Nearly all MS patients are infected with EBV. Usually, a specific type of T-cell helps control the infection and eliminates B-cells and antibody-producing plasma cells that target EBV.

There is considerably less T-cell response to EBV in MS, however. This means T-cells are unable to marshal B-cells and plasma cells in a way that can kill the virus, researchers believe.

B-cells and plasma cells with EBV have been found in brain lesions in MS patients. And studies have shown that immune activity against EBV correlates with the development of lesions and increases in MS patients’ disability.

Researchers believe B-cells and plasma cells with EBV are involved in the destruction of myelin, a protective coating of neurons whose deterioration is involved in MS. This idea is in part supported by the recent approval of Ocrevus (ocrelizumab). Ocrevus targets B-cells, but not plasma cells.

ATA188 uses T-cells derived from a patient or donated as starting material. With a patient’s own cells, or autologous cells, researchers first gather T-cells from a blood sample. Then they train the cells to recognize markers of EBV before injecting them back into the patient. This approach makes it possible to find and eliminate virus-specific B-cells and plasma cells in the brain and spinal cord.

The patients in the trial received four escalating doses of ATA188 developed from their own T-cells. After the last dose, at six weeks, they were followed for 20 weeks.

Symptoms of three of the six patients improved after ATA188 treatment. They reported less fatigue, better quality of life, increased ability to perform daily activities, and improved hand movement and coordination. Two of the three had secondary and one primary progressive MS.

Over the 26 weeks of the trial, none of the six patients’ disease worsened, as measured by the Expanded Disability Status Scale (EDSS). The symptom improvements correlated with increased immune cell response toward EBV, researchers said.

“The clinical data reported by Dr. [Michael] Pender, Dr. [Rajiv] Khanna and their colleagues from the first prospective trial of EBV-specific T-cell therapy in MS suggest that it is possible to achieve objective clinical improvements in MS patients with advanced disease by targeting EBV,” Chris Haqq, the chief scientific officer of Atara, said in a press release.

“This clinical trial directly follows our previously reported findings from a patient with SPMS who showed a durable response to autologous EBV-CTL therapy that lasted for more than three years,” added Khanna, coordinator of QIMR Berghofer’s Center for Immunotherapy and Vaccine Development.

The main goal of the trial was to assess the treatment’s safety.
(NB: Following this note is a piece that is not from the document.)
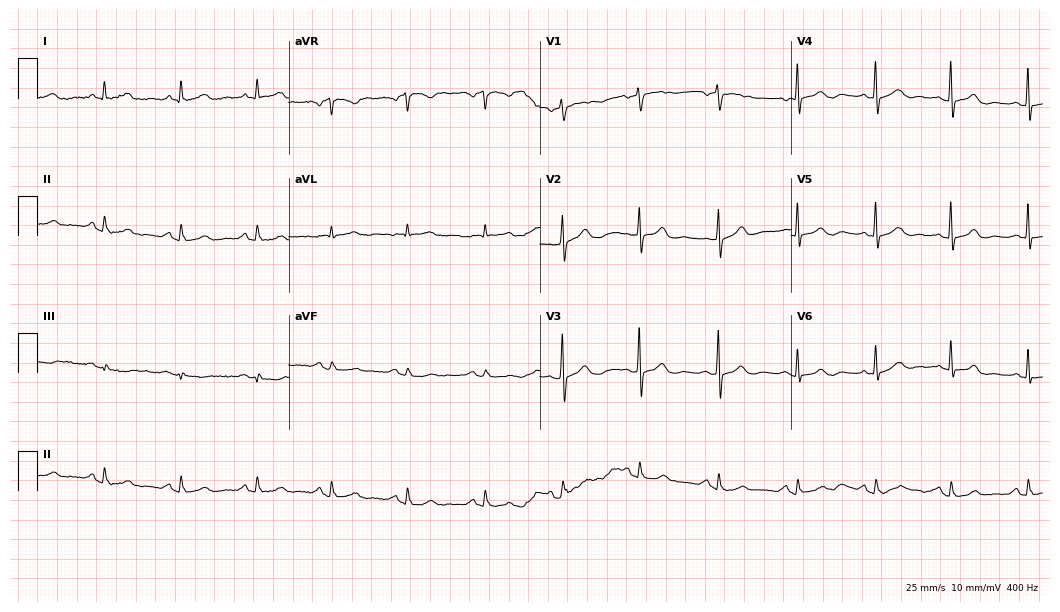
12-lead ECG (10.2-second recording at 400 Hz) from a female patient, 68 years old. Screened for six findings — first-degree AV block, right bundle branch block, left bundle branch block, sinus bradycardia, atrial fibrillation, sinus tachycardia — none is recorded. Only these six findings were labelled.

Researchers reported no adverse effects from its use.

“The observed clinical improvements in patients with the highest levels of EBV reactivity support the hypothesis that targeting EBV-positive B-cells and plasma cells may be an effective therapeutic strategy in the treatment of MS,” Haqq said. “We look forward to additional development with both the autologous and allogeneic versions of ATA188 to further evaluate the potential therapeutic utility of targeting EBV in the treatment of MS.”

“At QIMR Berghofer, we have focused for years on elucidating the role of EBV in human disease, and we are excited to be working with Atara Bio to help realize the promise of expanding immunotherapy beyond oncology to autoimmune conditions,” Khanna added.